連雲山見狀有些錯愕,就要出聲阻止,卻在下一瞬對上了獨孤九冰冷徹骨的視線,與此同時,男人冷沈的聲音在腦海中響起:“靜觀其變。”

青年有些猶豫地頓了頓,還是坐了回去。

獨孤九從始至終牢牢盯視著小孩的反應,他看著莫焦焦認真的動作,垂眸沈思片刻,空著的左手便祭出了一只傳信紙鶴,卻是專門用於同宗主鴻禦老祖傳信的藍色紙鶴,指尖輕彈便消失無蹤。

那幅畫並不算小,莫焦焦抿著紅潤的小嘴巴專註地從畫的一個角,沿著邊緣一直塗抹到另一個角,那半顆櫻桃椒便被磨得所剩無幾,小孩換了另一半,又繼續塗。

他沒有說話,亦沒有任何停止的打算,仿佛只是因為貪玩而在胡亂地塗鴉。

隨著最後一個角也被櫻桃椒的汁液染成綠色,一幅畫徹底報廢,小孩才有些害怕地丟開了畫和殘留的辣椒,轉身將腦袋埋到男人懷裏,小胳膊也藏到被子裏,細聲細氣地瑟縮道:“九九,焦焦不知道在做什麽。谷主說看到畫要塗,焦焦就塗了。”

“沒事。”獨孤九拍撫著小孩的脊背,面沈如水,心中隱隱約約有了某種猜測。

一刻鐘後,桌案上攤開的畫,竟緩緩開始變色了。被染綠的邊沿逐漸泛起了一陣淡紅色的光芒,綠色的部分亦徹徹底底幻化成了紅色。

與此同時,門口傳來一陣敲門聲。獨孤九皺起眉,看了一眼連雲山,示意紙童去開門。

門外的卻是收到傳信急匆匆趕過來的鴻禦老祖。

鴻禦老祖進了裏屋,落座後便問清了事情根源,他同獨孤九對視一眼,面上露出一抹凝重的神色,看著桌案上變色的畫,鴻禦征得獨孤九的同意後,便站起身,小心翼翼地在畫的變色處摸索檢查了起來。

他白花花的胡子不停地抖動,半晌方眼神一變,停住挪動的指尖,似乎摸索到了什麽,手指捏著找到的地方,慢慢將畫撕開了。

只見原本那副畫像被撕開後,掩藏在下方的另一副畫便顯露了出來。畫中所繪依舊是狐貍長老森湖,然而他卻沒再捧腹大笑,反倒是懷中抱著一只小羊,笑得雙眼都瞇了起來,而不遠處的草地上,一株碧綠的櫻桃椒搖搖晃晃地朝森湖的方向跳去,正是化為原形的莫焦焦。

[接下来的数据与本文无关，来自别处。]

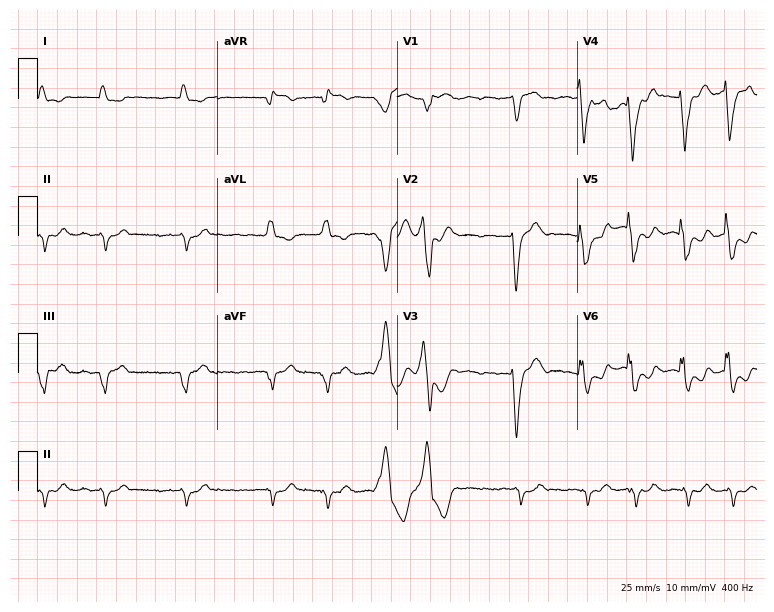
12-lead ECG from a male patient, 73 years old. Shows left bundle branch block (LBBB), atrial fibrillation (AF).

緊接著,畫像的邊緣緩緩顯現出來一行字,上書:“見此畫之時,便是真相現世之日。”

隨著那行字慢慢地隱沒,寂靜的屋中忽然響起了一道極為蒼老的聲音。

那聲音甫一響起,獨孤九懷中窩著的莫焦焦便立即驚得坐直了小身子,轉身朝聲音來源看去,他定定地看著畫像,黑葡萄似的眸子睜得溜圓,一顆淚珠竟在一瞬間滾出了眼眶,順著臉頰滑落。

小孩喃喃道:“……谷主……”

獨孤九擰起眉,傾身攬緊小孩,順著他的脊背。莫焦焦卻楞楞的,也不說話了。

蒼老的聲音輕咳了一聲後,便道:

“崇容,相信見到這副畫之時,焦焦已經安全抵達你身邊了,不論他是逃離了追殺,被你找到,抑或是重生在你身邊,你都已經將他照顧得最為妥帖。”

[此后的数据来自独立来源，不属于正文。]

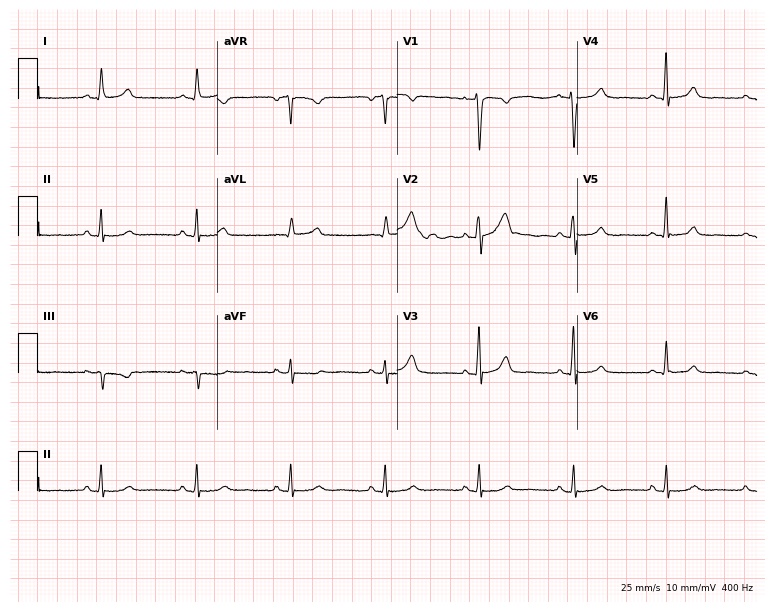
12-lead ECG from a female, 46 years old. Screened for six findings — first-degree AV block, right bundle branch block (RBBB), left bundle branch block (LBBB), sinus bradycardia, atrial fibrillation (AF), sinus tachycardia — none is recorded. Other findings, if any, are not listed.

“當然,在我的計劃裏,他應當是死而覆生,而那顆櫻桃椒種子,你也已經借由識海、大荒法陣,成功讓種子回到他的丹田,我在此真誠地代表隱神谷一族,向你致謝。”

“一切皆如你所想。”

“雲糕即鴻雁之子,本體為羊,森湖亦然。當年,鴻雁誕下雲糕,尚未來得及見到雲糕化形。森湖本是應該帶著他們母子前往隱神谷居住,奈何我窺探天機,算出隱神谷有難,難以保全神圖子。

而隱神谷面臨的最大敵人,並非修真界覬覦神圖子的宗門,而是你我共同的敵人。它之神力,非隱神谷能敵,隱神谷亦無法讓焦焦去冒險。

森湖便瞞著鴻雁提前動身,將雲糕帶回隱神谷,並欺騙鴻雁雲糕已經失蹤,又放言不需要一只混血半妖作為兒子,目的便是讓鴻雁誤解他為了神圖子舍棄一切,背信棄義,徹底對他失望。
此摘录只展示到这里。